You’re going to practice everything on that list.
Spend the most time on the things you are the worst at, and next to no time on the stuff you’ve got wired.
Stay at it long enough to make some progress, but not so long you get totally frustrated.
You should have your work cut out for you!
It will look something like this:
Warm up, 10-15 minutes.
Skill #1 – 15 minutes.
Skill #2 – 12 minutes
Skill #3 – 10 minutes
Skill #4 – 5-8 minutes
If you really need to work on something like Starts, don’t just blast starts out full gas for 15 minutes.
Be smart about this, folks. The more technical the skill, the more you can work on it. Something like the start is equal parts learning the skill, learning to pump the intensity, and developing your speed and strength.
Learn the skills, then work the engine.
If you stomp on the gas first thing in the night, you’ll be flat and clumsy the rest of the night.
The harder the effort, the later you schedule it in the session, make sense?
Along those lines, Finish up the night with a simulated race session.
Try to use a course that will emphasize the skills you stunk at in the race.
Try to link “bad” skills sections together, and really work on relaxing on the parts that are tough for you.
Don’t forget to have fun, and force yourself to smile the most when you’re screwing up the worst.
Spin out your legs, go home and relax.
If you didn’t race, you can do the same thing – it’s just not quite as easy.

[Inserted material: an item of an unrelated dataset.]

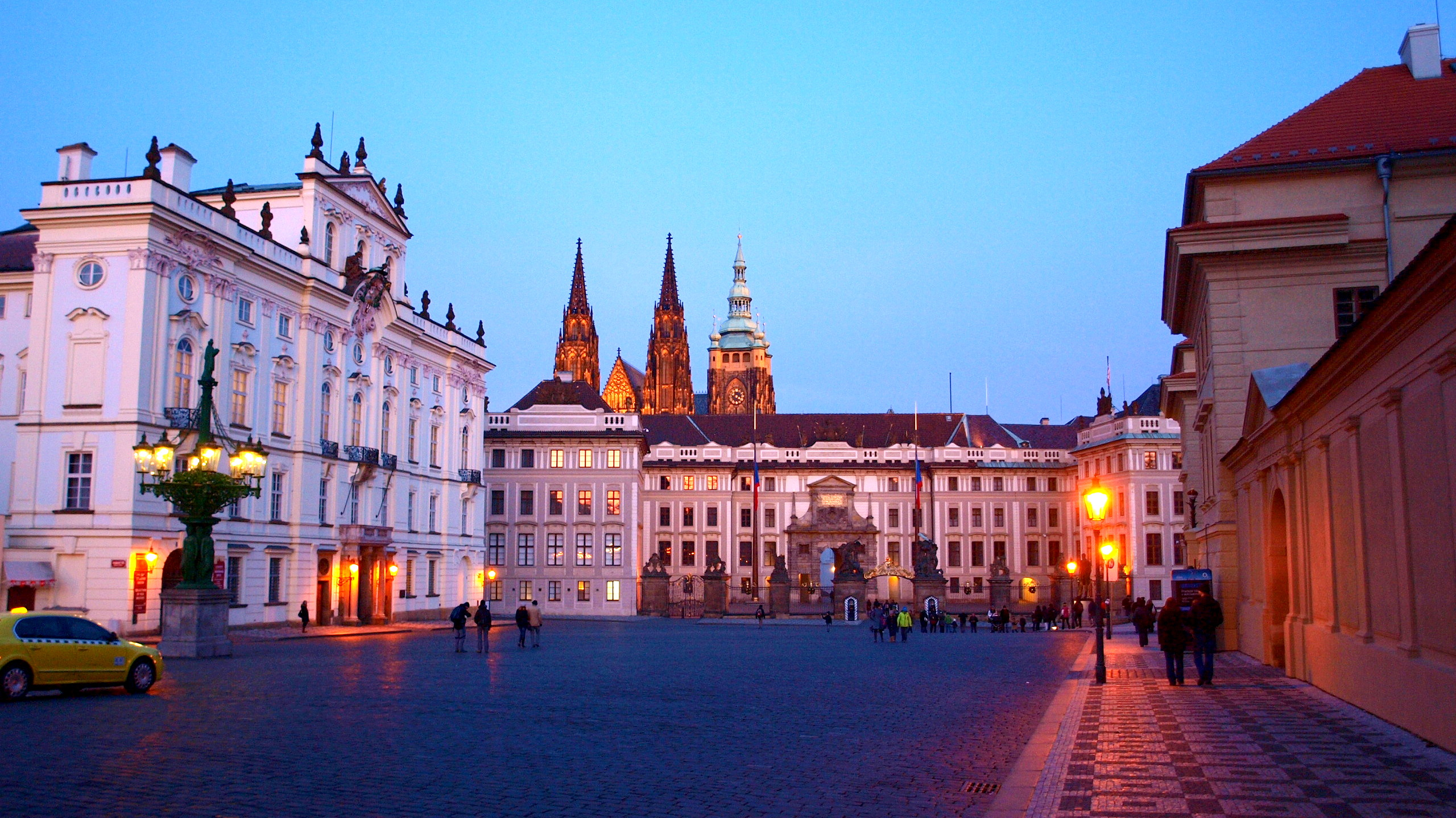 Arcibiskupský palác s Pražským hradem
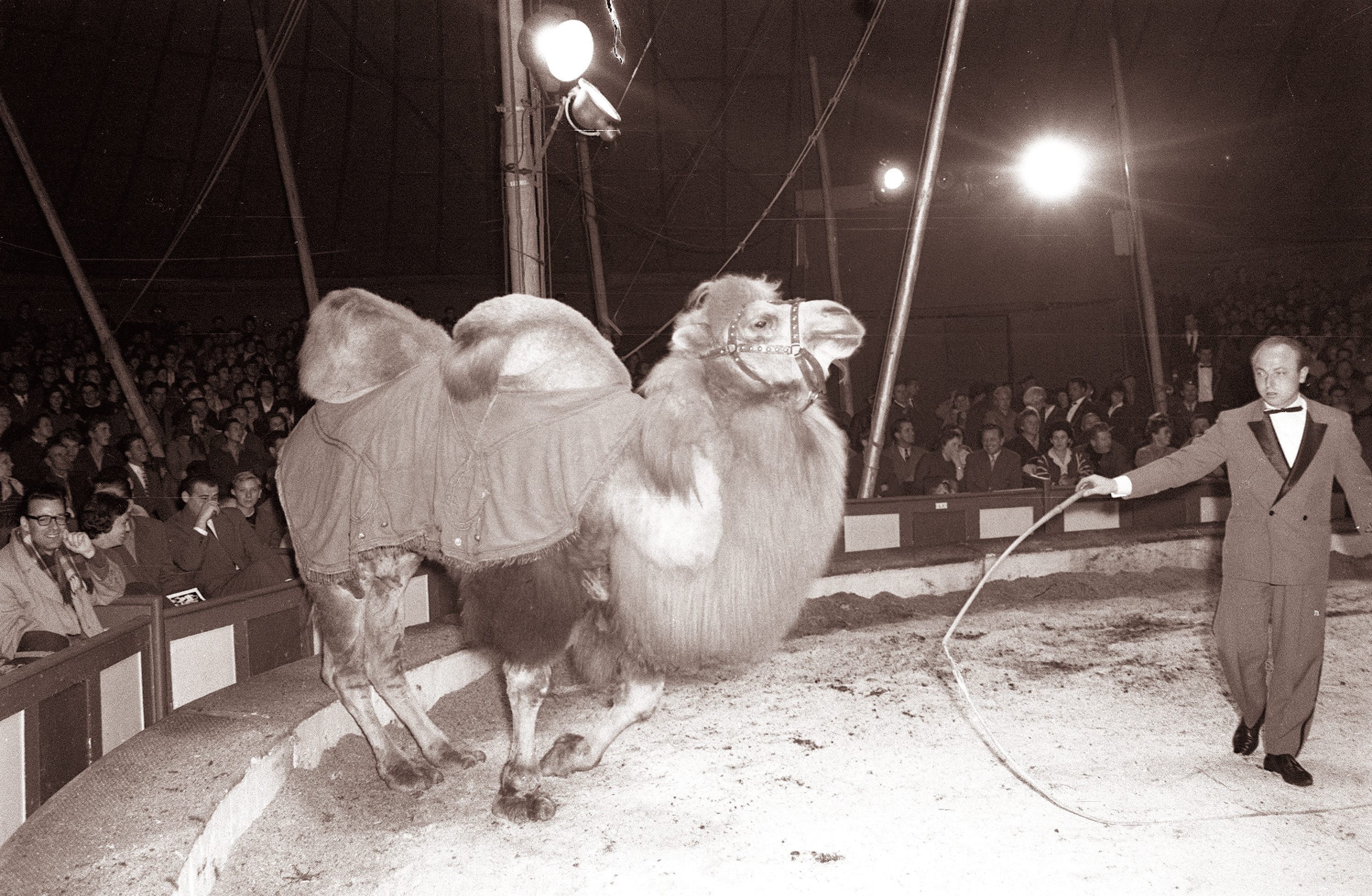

Make the same list – as best you can – and have at it.
Not into this whole thing at all?
Take a gander at last Wednesday’s session –
Have at it, and have fun!
M






Do you have a “suggested” warm-up routine that you could share?
Thanks for the great question.
I do, and will… but a question back to you; are you looking for a warm up for races, or for more clarification on what I mean when I say “warm up” before we start a workout?
M
I was thinking of a warm up to do before races. Thanks!
Gotcha.
I will have something up for you for Sunday’s workout…
M
[…] https://crosssports.wordpress.com/2010/09/07/the-workout-of-the-day-for-wednesday-9-8-listless/ […]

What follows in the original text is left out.